Robert Guy Torricelli (born August 27, 1951), nicknamed "the Torch," is an American politician who served as the United States senator from New Jersey from 1997 to 2003 and a member of the U.S. House of Representatives from New Jersey's 9th district from 1983 to 1997. From 1999 to 2000, he served as the chairman of the Democratic Senatorial Campaign Committee.

Raised in Franklin Lakes, New Jersey, the son of a librarian and an attorney, Torricelli's interest in politics was fueled by history lessons that he took from his mother's school library. As a teenager he visited Georgia to see the reality of segregation and traveled to Israel to visit the holy city of Jerusalem. He earned a Bachelor of Arts and a Juris Doctor at Rutgers University and a Master of Public Administration at Harvard University. While at Rutgers, he was elected class president his junior and senior year and worked on Brendan Byrne's 1973 campaign for governor and as deputy legislative counsel to Governor Byrne.
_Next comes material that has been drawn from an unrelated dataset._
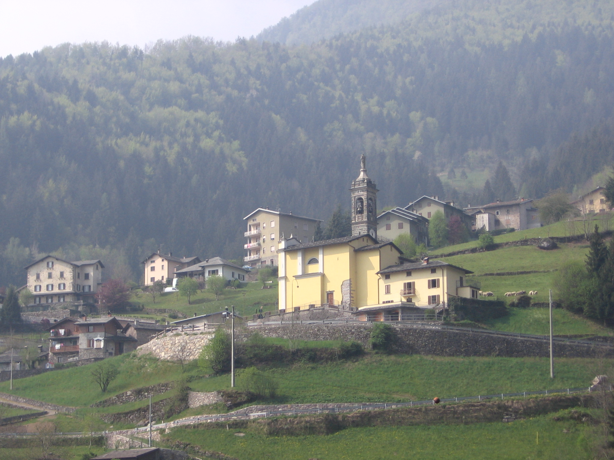 Valgoglio, fraz.Novazza, Bergamo, Italia

During the Carter administration, Torricelli served as a counsel to Vice President Walter Mondale. He was a member of the Rutgers University Board of Governors from 1977 to 1982. In 1982, he was elected to the 98th United States Congress and for each successive Congress until 1996, when he was elected to the United States Senate. In the Senate, Torricelli was a member of the Governmental Affairs Committee, Finance Committee, and Rules Committee.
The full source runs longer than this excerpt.